Memory thrashing: `num_alloc_retries` keeps growing, `reserved_bytes` fluctuates

Training a model that uses Zero3 (deepspeed, equivalent to fsdp) along with other forms of parallelism (tensor + sequence).

What I’ve noticed is that as I increase the sequence length of the model the throughput becomes highly unstable:

  • logging cuda.memory_stats and specifically the counters num_device_alloc, num_alloc_retries, num_device_free, I see that these counters grow over time, and that stats such as reserved_bytes.all.current fluctuate.
  • this is in contrast to the same model but run at a smaller sequence length, where the counts are 0 and the reserved_bytes hits a plateau and stabilizes (and where throughput is stable throughout).

I’ve already tried setting expandable_segments. Are there other things to try given memory thrashing / fragmentation?

Training a model that uses Zero3 (deepspeed, equivalent to fsdp) along with other forms of parallelism (tensor + sequence).

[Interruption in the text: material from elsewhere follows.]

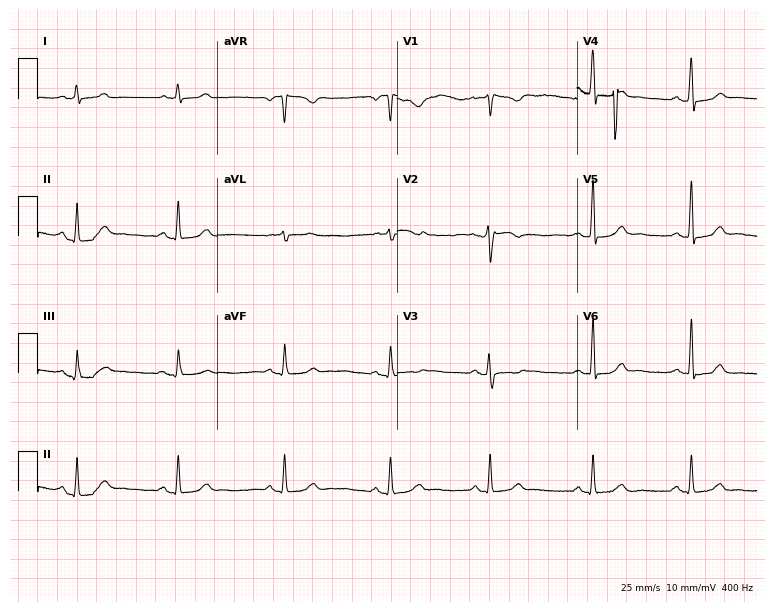
Standard 12-lead ECG recorded from a woman, 37 years old (7.3-second recording at 400 Hz). None of these six findings is recorded: first-degree AV block, right bundle branch block (RBBB), left bundle branch block (LBBB), sinus bradycardia, atrial fibrillation (AF), sinus tachycardia. Findings outside these six are not listed.

What I’ve noticed is that as I increase the sequence length of the model the throughput becomes highly unstable: nextcare urgent care login

  • logging cuda.memory_stats and specifically the counters num_device_alloc, num_alloc_retries, num_device_free, I see that these counters grow over time, and that stats such as reserved_bytes.all.current fluctuate.
  • this is in contrast to the same model but run at a smaller sequence length, where the counts are 0 and the reserved_bytes hits a plateau and stabilizes (and where throughput is stable throughout).

I’ve already tried setting expandable_segments. Are there other things to try given memory thrashing / fragmentation?

Hello,
Here are few additional steps to consider: enable ZeRO-3’s offloading capabilities to shift optimizer and gradient states to CPU or NVMe memory, which can help reduce GPU memory usage; try reducing the batch size to stabilize memory usage; enable gradient checkpointing, which saves memory at the expense of extra computation; monitor memory usage using tools like cuda.memory_stats to identify unusual patterns; and ensure you are using the latest version of DeepSpeed, as updates often come with performance improvements and bug fixes.
Let me know if this helps!

Thanks - fixed the issue by profiling memory usage and reducing per layer memory requirements slightly.

Options such as updating deepspeed or offloading are not feasible given need for stable training env and throughput requirements.